Looking back at the past year my life has changed drastically. I was ending 2010, the year my marriage ended, on a hopeful note. I was in a relationship with a man who I adored, and I still had my home.
Looking back at 2011, this past year has been one of pain. Stress and anxiety over my divorce and finances. Emotional pain over a relationship that had brought me so much comfort in 2010.
2011 has also been one of loss.
Loss of love. I fell in love with a guy who seemed so perfect, however I don’t think I was perfect for him. He touched my heart in ways my ex-husband and even ex-boyfriends never could. When that relationship ended I swear he took my heart with him.
Loss of finances. My divorce and the cost of living in a home I could not afford drained my savings to levels where I didn’t think I’d ever see. Negative checking account balances still haunt me like a nightmare.
Loss of my home. My first home. The home I bought with my savings. The home I poured so much sweat and tears into the process of making it mine.
As you can see I have been waiting for 2011 to end for a long time now.

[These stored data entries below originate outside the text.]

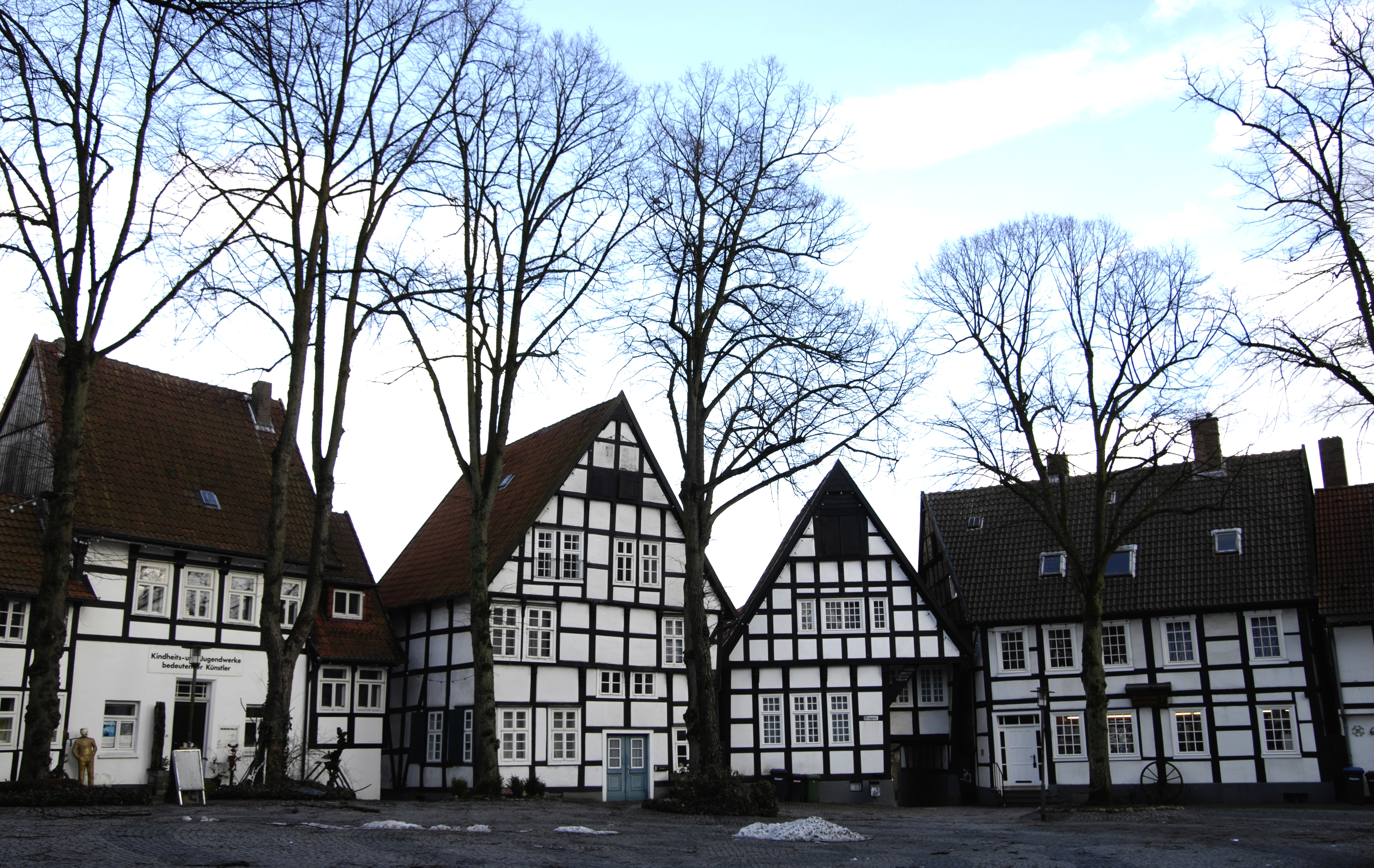 Halle/Westf., Kirchplatz, Fachwerhäuser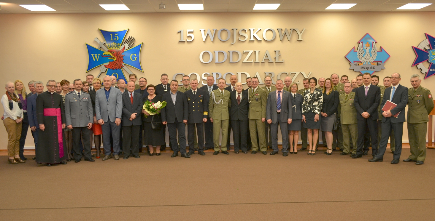 Szczecin, 08.04.2016r. Uroczystość zdania i objęcia obowiązków komendanta 109 Szpitala Wojskowego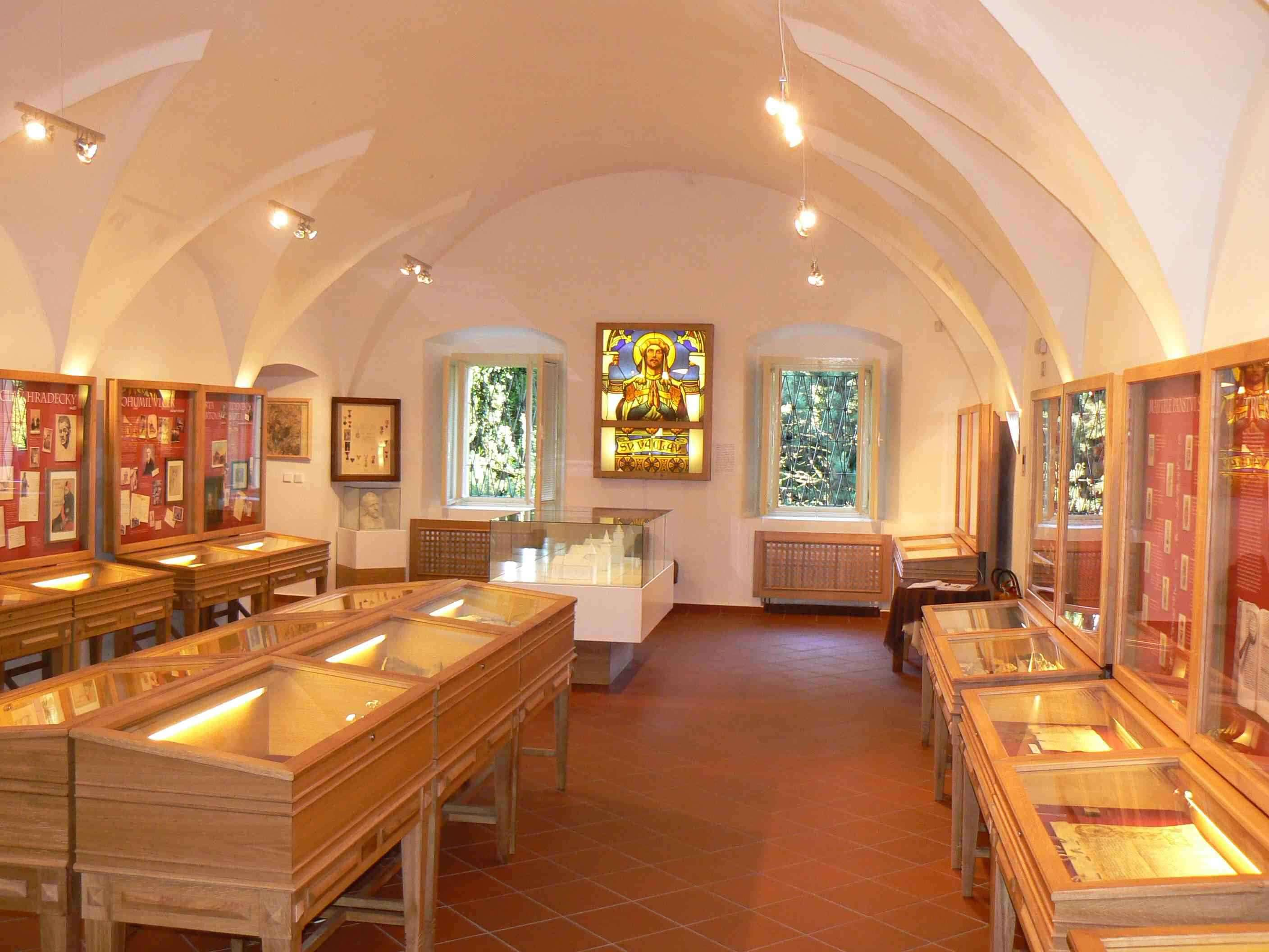 Interiér muzea ve Světlé nad Sázavou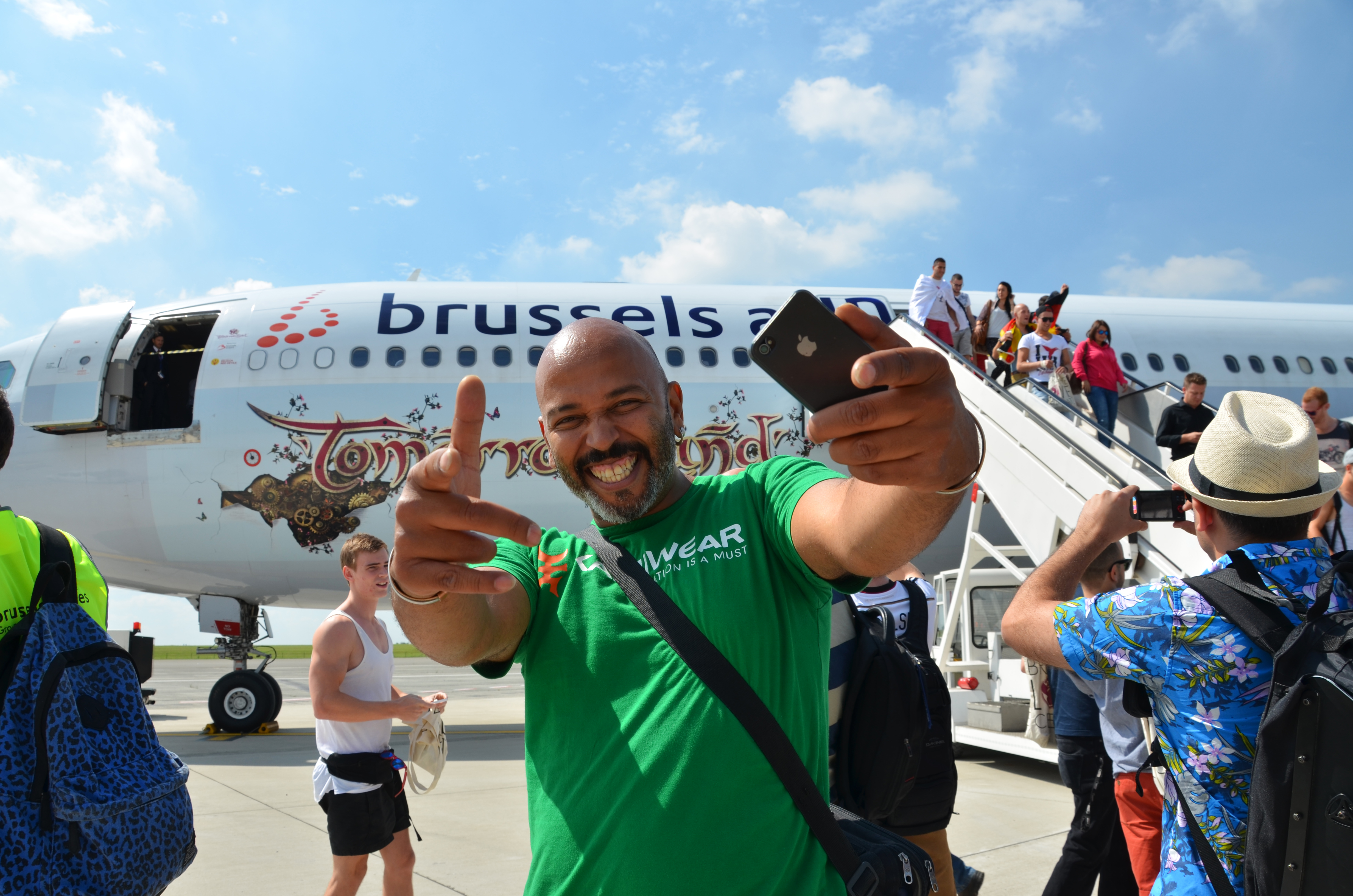 @Brusselsairport

Moving to the City has been an effort to truly start my life over. In some ways I have been slowly easing into a life that has been less stressful. I do admit I do miss my home and what my life was like before my marriage ended, but in spite of it all I am happier.
About a month ago I had an offer for a better paying job. The better salary and steadier employment has been a godsend. It not only made the holidays less stressful, but gave me hope that a bad year was ending on a positive note. Hope that 2012 will be much kinder to me.